Un homme triste et la voix suave d’une inconnue… Vous avez une impression de déjà vu? Vous pensez, vous aussi, à Her (2014)? En entrevue lors de la Quinzaine des cinéastes du Festival de Cannes en mai dernier, la réalisatrice Anne Émond a admis avoir été influencée par l’excellent film de Spike Jonze, tout en souhaitant aller au-delà du fantasme et matérialiser la voix: lui donner une vraie vie, lui faire vivre des problèmes… bref, la rendre vraiment concrète.
Mais voilà, si Her est un poème mélancolique susurré dans une lumière pastel, Amour Apocalypse est une comédie romantique un peu trash où deux écorchés vifs sont catapultés dans une quête un peu absurde (mais malgré tout profondément humaine), en pleine crise climatique.
Ici, on ne flotte pas entre rêverie et douceur mélancolique. On navigue plutôt difficilement entre comédie romantique, drame, aventure et dystopie climatique. Dans les deux cas, on parle d’amour, d’anxiété existentielle et de solitude. Alors que l’un choisit la délicatesse d’un futur aseptisé, l’autre plonge tête première dans le chaos très organique du présent… entre Thetford Mines et Sudbury.
Si le scénario d’Amour Apocalypse est un peu léger et que certaines scènes comiques manquent de subtilité, l’ensemble parvient tout de même à susciter quelques sourires. Évidemment, la mise en scène reprend le vieux cliché de la météo qui reflète l’état intérieur des personnages : la fameuse « tempête intérieure ». Cette analogie entre dérèglement psychique et dérèglement climatique finit par ramener l’enjeu à une affaire personnelle, presque intime, ce qui évacue malheureusement la dimension politique. Oui, l’écoanxiété est bien réelle. Mais non, la crise climatique ne se résoudra pas en flattant des cristaux et en brûlant de l’encens. Le film ne dénonce le capitalisme que par bribes, alors qu’Adam avoue ne pas être un grand consommateur ou lorsqu’il crève les pneus d’un VUS – davantage pour impressionner sa nouvelle flamme que par militantisme.

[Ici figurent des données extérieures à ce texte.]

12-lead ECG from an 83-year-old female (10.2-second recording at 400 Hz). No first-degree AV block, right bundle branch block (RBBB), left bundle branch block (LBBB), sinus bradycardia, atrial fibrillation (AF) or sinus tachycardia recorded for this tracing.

Heureusement, le film est sauvé (de l’apocalypse?) par l’interprétation sans faille de Patrick Hivon et Piper Perabo, dont la complicité à l’écran apporte une vraie tendresse au récit.
Non, ce film ne changera pas le monde (ni le climat!), mais il nous rappelle que, dans un monde en feu, on peut encore tomber amoureux… entre deux séances chez la psy et un appel au service à la clientèle.